Before examining the ways the Crusader would change with its engagement with the Russian revolution and the broader Left, I would like to note that while I’ve focused on the less radical underpinnings of the Crusader in its early phase, this should not detract from the paper’s actual radicalism of the time. As Makalani argues, Briggs’ “understanding of race and imperialism was ultimately in tension with his racialist view of the world.”[10] Briggs’ constant rhetoric of fighting was an indication of the paper’s New Negro spirit, for example, even if how that fight would be waged remained unclear. Andy Razaf was similarly contradictory, as his poem, “Why I Am Proud,” in addition to affirming American patriotism, also contained a wonderful subversion of white supremacy, as Razaf writes, “My color stands for a people/Whom you have called evil and wild/Yet never a land have we stolen/Or a weaker race defiled.”[11] Whatever the ambiguities and contradictions of the Crusader in its early issues, it was a radical New Negro publication. I have focused on the less radical theorizations of Briggs and Razaf in order to emphasize the change which the paper underwent through its engagement with the Left. It is to this engagement that I now turn.

Moving Leftwards

The first sign of the Crusader’s engagement with the Left came in September 1918, in its first issue. In an article, entitled “The Negro Candidates,” Briggs endorsed the Socialist Party’s ticket in the 19th and 21st Assembly districts. The ticket consisted of Messenger editors A. Philip Randolph, Chandler Owen, and George Frazier Miller. Though such an endorsement may imply sympathy with the socialist cause, the article indicates nothing of the sort. Briggs describes the three candidates as serving “but one master, but one Race.” Congratulating them for not seeking “the white man’s favor,” Briggs encouraged “Every Negro who is pro-Negro before he is anything else” to vote for the SP candidates. Throughout the article, Briggs couched his endorsement of the candidates in distinctly racial terms. His persistent capitalization of the word “Race” is a further indicator of the racialist underpinning of the article. Indeed, the actual platform of the SP is not even mentioned in the article. Aside from mentioning the candidates “radical character,” no indication is given of their actual views. Briggs’ endorsement then, was not based on actual agreement with the Socialists, but support for radical Black candidates in general.[12]

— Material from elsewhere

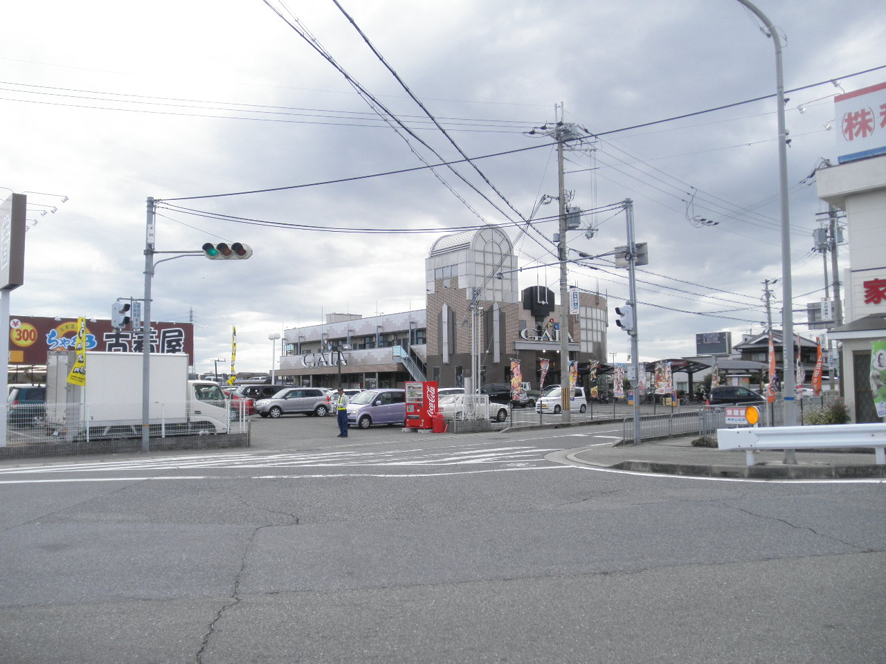 兵庫県三木市平田 兵庫県道360号正法寺三木停車場線
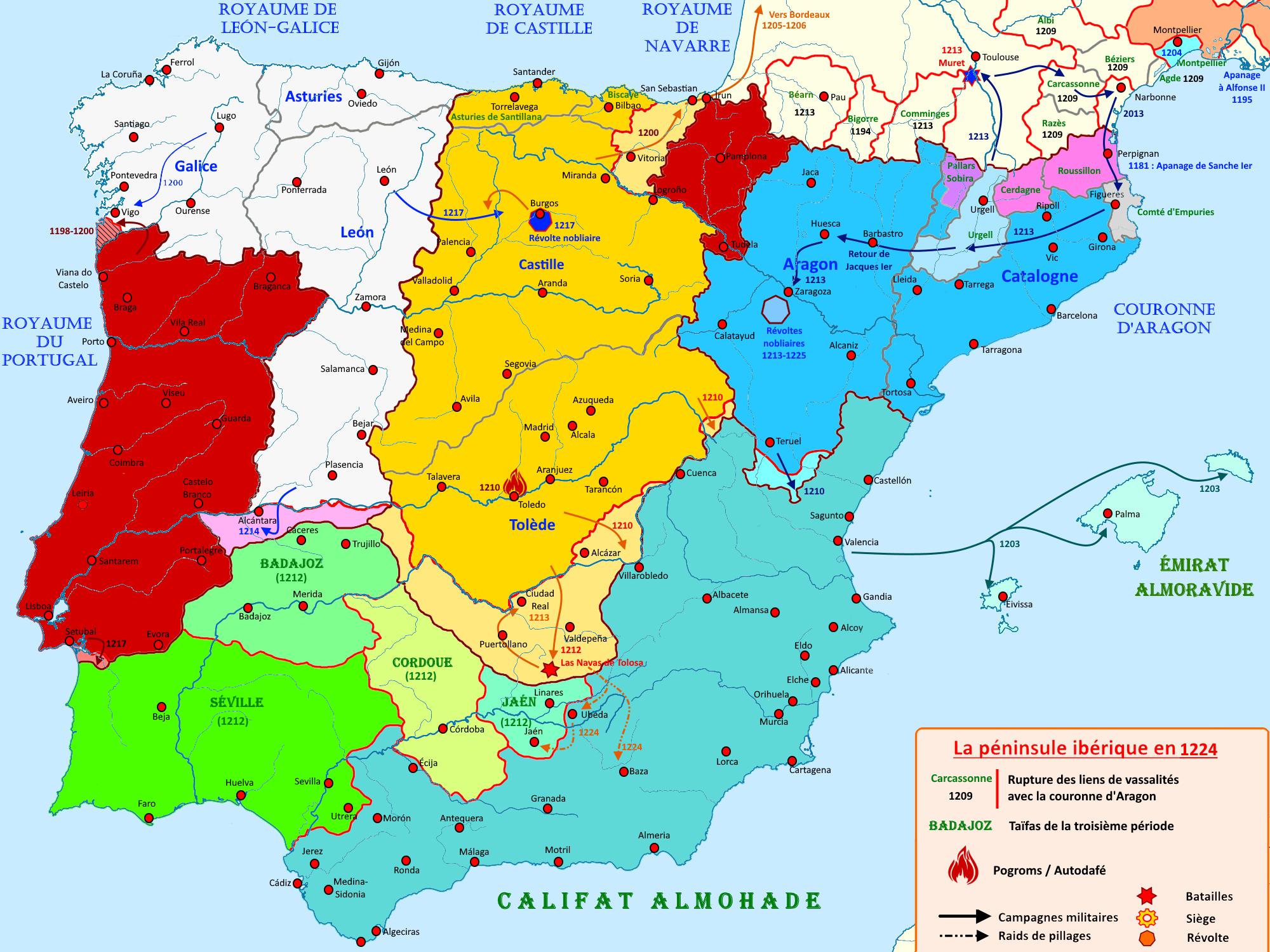 Carte de la péninsule ibérique en 1224 illustrant les principaux évènements de l'époque

Despite the racialist underpinning of Briggs’ endorsement of Miller, Randolph, and Owen, the article signaled the beginning of a “relationship with black Socialists”[13] which would move Briggs away from the logic which led him to endorse them in the first place. The first sign of such a move was the appearance of socialist epithets in his articles. In the December, 1918 issue of the Crusader, Briggs is careful to distinguish his enemies in the “capitalist-junker class” from “the masses” when describing the acceptance of Wilson’s Fourteen Points. Such a distinction was no where to be found in articles like the “Race Catechism.” The next article in the December issue was targeted at “Profiteering Landlords,” accusing Harlem real estate agents of “demanding and receiving extortionate rents.” This article also drew attention to a problem which could not be explained by racialist theory, as Briggs himself pointed out the fact that Harlem landlords were “aided and advised by their Negro hirelings in fleecing Negroes.” Both of these articles show Briggs drawing on theories which were ultimately in conflict with racialist logic.[14]

The appearance of Leftist rhetoric and analysis in the Crusader did not mark the displacement of Briggs’ racialism, however. The December issue which first showed Briggs’ use of Leftist rhetoric, for example, was also the first issue of the Crusader to bear the subtitle “Publicity Organ of the Hamitic League of the World.” What is clear in the winter of 1918-1919 was that Briggs was beginning to engage the theories of the Left alongside his own racialist ideology.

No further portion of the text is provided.